All of this is taking place during unprecedented disruption to global supply chains: Local auto assemblers and distributors have been hit by the global lockdown, which caused car manufacturers and suppliers to either close down or significantly reduce production capacity. According to El Saba, Egypt has not received automotive parts or vehicles since the escalation of the outbreak in March.
Expansion plans are being put on hold: Companies are facing growing liquidity constraints, forcing some of them to put expansion plans on ice, said Saad, who is also the head of Brilliance Bavarian Auto. His company has pressed pause on plans to spend USD 120 mn on a new production line. GB Auto has also suspended its capital expenditure program and launched a cost-cutting program.
Companies are slashing prices to stimulate demand: Tens of auto showrooms and dealerships have been campaigning on social media and advertising five-figure discounts to stimulate the market (see here and here for examples).
The twin supply-demand shock is putting companies in a difficult position: Rather than raise prices to reflect the low supply of vehicles, companies have been forced to respond to the demand slump by the need for liquidity, El Saba says. “The only reason companies would offer such promotions is the need for liquidity — any liquidity to meet their own expenses,” he said. Nader Ghabbour, deputy CEO of GB Auto, downplayed the effects of the price cuts in the long term, telling investors during a recent earnings call (pdf) that any reductions in gross margin would made up for in absolute terms by higher sales.
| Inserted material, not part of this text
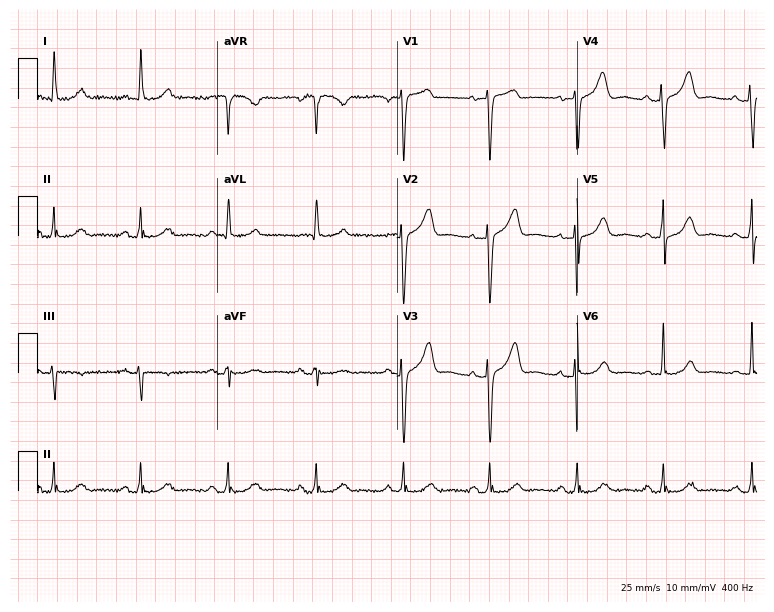
Resting 12-lead electrocardiogram (7.3-second recording at 400 Hz). Patient: a female, 67 years old. Read as a normal ECG.

When can we expect a recovery? Everyone we spoke to anticipated the market downturn to extend at least to the end of 2Q. GB Auto expects its passenger cars segment to remain under “sustained pressure” until the end of 2Q, after which it is “cautiously optimistic” for a recovery in 3Q, Ghabbour said. A senior exec at GB Auto told us that sales have started to show “some recovery” in June and said sales will accelerate when the government eases more restrictions — and as consumer confidence returns to pre-pandemic norms. Saad, meanwhile, suggested that volumes for the year may fall as much as 70% from 2019 levels.
Remember: This isn’t a case of “lost” sales, but of delayed sales: Hard as it may be to believe given our traffic-choked streets, Egypt is “under-motorized” compared to most regional peers and emerging markets. We have 45 cars per 1k inhabitants — Iraq is at 77, Algeria 114 and Turkey 140, according to GB Auto’s investor presentation (pdf).
Any forecasts, of course, come with a major caveat: Nobody knows how the covid-19 pandemic will play out in Egypt. Although the auto sector will celebrate the recent easing of lockdown restrictions — including the reopening of traffic offices and longer work hours thanks to relaxation of the curfew to 8pm-5am — it remains possible that the sector will face further disruptions should health conditions continue to worsen.